Distributed Slices for more erganomic diagnostic translation

Currently, the translatable diagnostics effort is on hold due to causing a lot of friction for compiler contributors.

I think we should revisit the global registration idea to try to address this.

The main issue this attempts to address is all the boilerplate required for new diagnostics.

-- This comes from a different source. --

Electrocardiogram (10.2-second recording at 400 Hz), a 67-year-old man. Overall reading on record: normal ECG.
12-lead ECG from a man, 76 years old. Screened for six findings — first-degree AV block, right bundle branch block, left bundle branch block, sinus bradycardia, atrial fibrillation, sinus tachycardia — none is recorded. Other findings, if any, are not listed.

Currently, when adding a new diagnostic, at least 3 sites need to be updated:

  1. the emission site
  2. the definition of the diagnostic
  3. the messages.ftl file

Ideally, we could write a procedural macro that could handle all of this in one easy step, but we can't do that, because the messages all need to be collected into a fluent bundle, and that means they either have to all appear together, or there needs to be a list of all the places they appear, both of which mean updating two locations.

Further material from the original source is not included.